Redis with large number of TIME_WAIT socket connections

1,526 views
Skip to first unread message

kaleeswaran s

unread,
Aug 28, 2017, 3:10:20 AM8/28/17
to Redis DB
We are using the below python code to connect with the Redis server. I am seeing huge connections are on the TIME_WAIT state. 
I thought of closing the connection once the operation is done with Redis server.

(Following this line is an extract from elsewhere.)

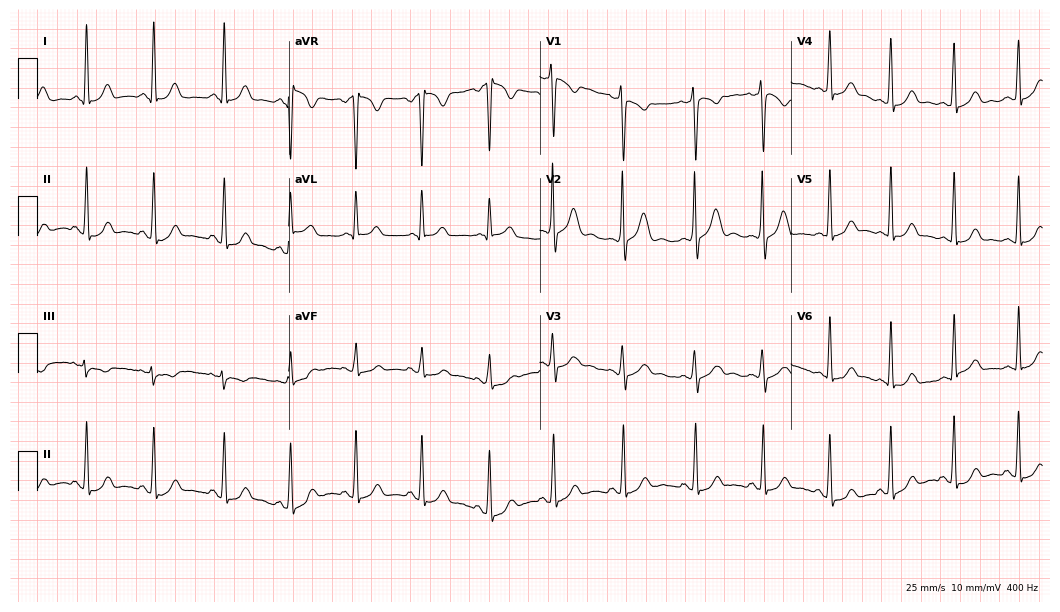
12-lead ECG from a 21-year-old female. Recorded interpretation: within normal limits.

It didn't work.

Is there anyway to close the established redis connection ?

Any thoughts on this ?

root@ubuntu:~$ netstat | grep :6479 | grep TIME_WAIT |wc -l
9061
root@ubuntu:~$ netstat | grep :6479 | grep ESTABLISHED |wc -l
7

 When I use 
disconnect() , 
I am getting the error with this.

@staticmethod
def disconnectRedisConnection(r_server):
    if r_server is not None and r_server:
        r_server.connection.disconnect()

I am getting the below error,

r_server.connection.disconnect()
AttributeError: 'Redis' object has no attribute 'connection'
Any thoughts on the huge TIME_WAIT connections / Closing the connection once the operation is done with Redis ? 

Code:

trackerDetails = CacheUtil.getTrackerDetailsByID('35855370608')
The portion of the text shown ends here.